(What is expected):
Please repeat exactly, and only, the lines from the one containing "St. Petrus- und Paulus-Kirche in Sibiu" through the end of the records below, with no pictures.

(Items from a data source):
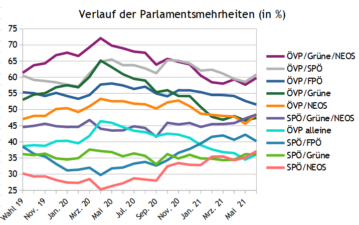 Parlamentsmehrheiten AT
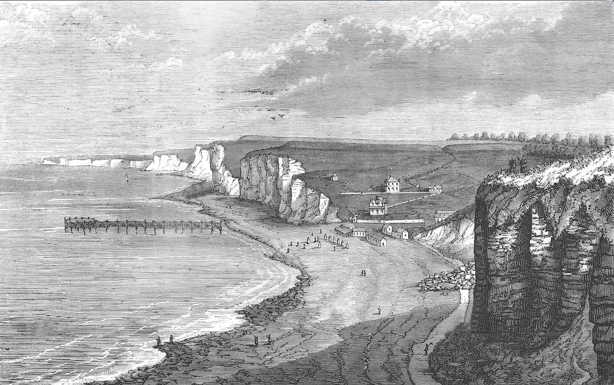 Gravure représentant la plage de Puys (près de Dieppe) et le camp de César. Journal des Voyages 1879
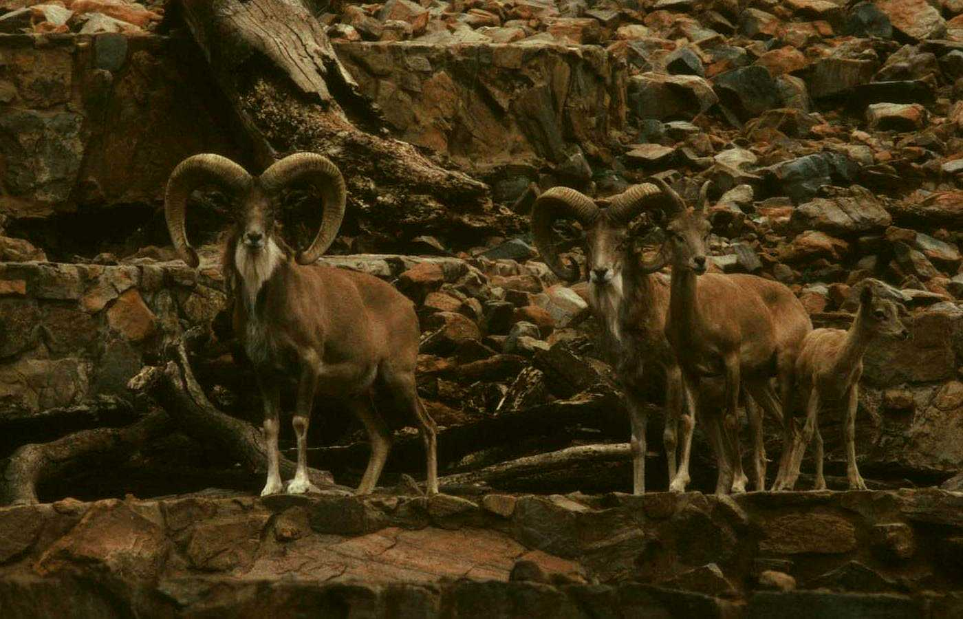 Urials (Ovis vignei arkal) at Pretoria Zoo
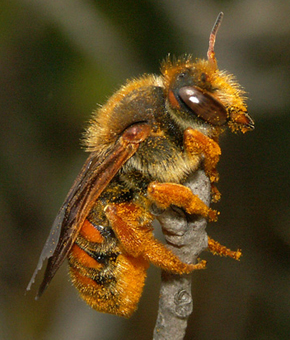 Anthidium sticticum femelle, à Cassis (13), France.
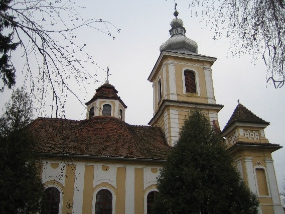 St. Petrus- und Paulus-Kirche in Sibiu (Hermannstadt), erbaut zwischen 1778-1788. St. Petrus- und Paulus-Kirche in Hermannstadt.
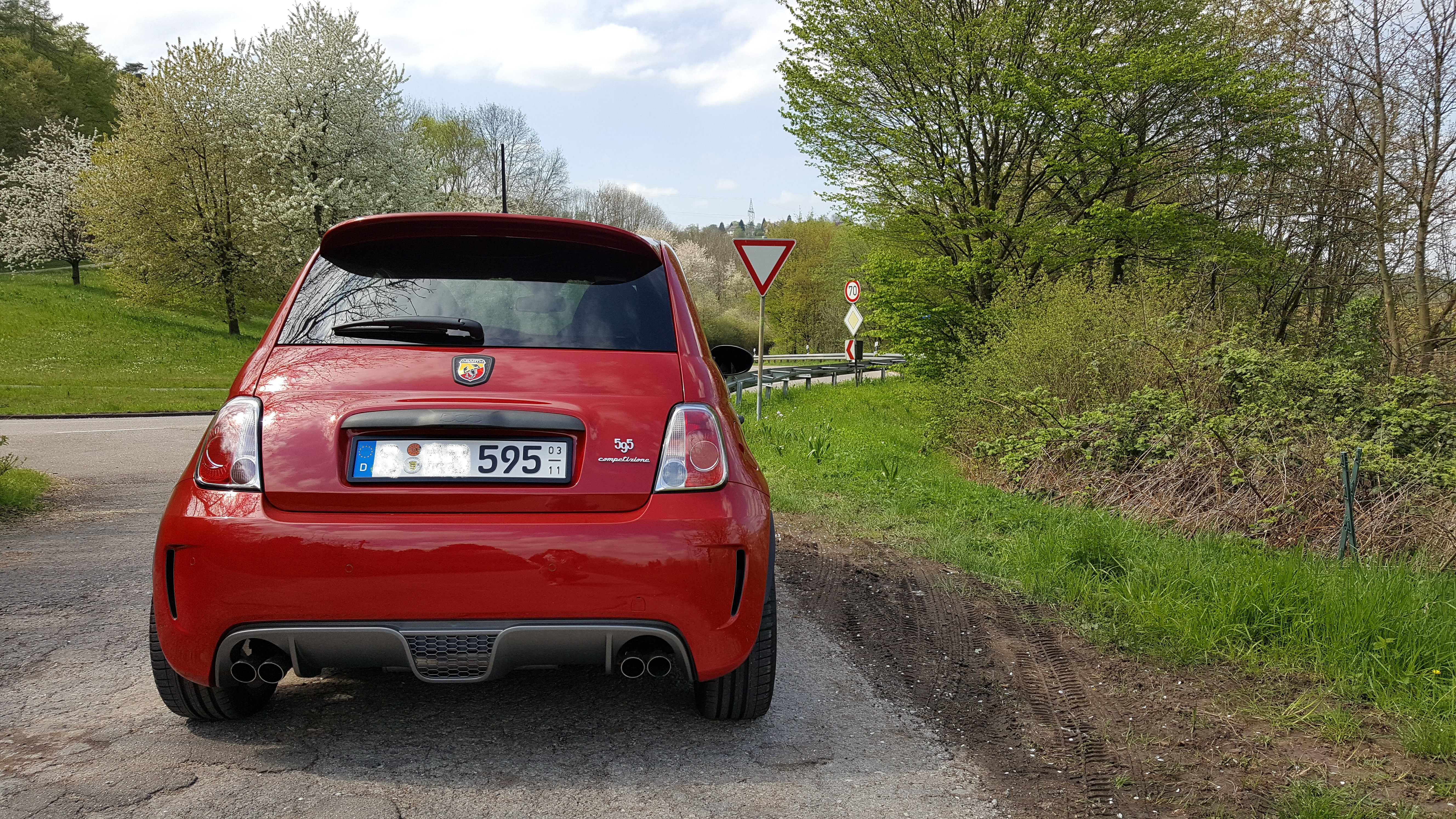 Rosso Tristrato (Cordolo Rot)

(Written reply):
 St. Petrus- und Paulus-Kirche in Sibiu (Hermannstadt), erbaut zwischen 1778-1788. St. Petrus- und Paulus-Kirche in Hermannstadt.
 Rosso Tristrato (Cordolo Rot)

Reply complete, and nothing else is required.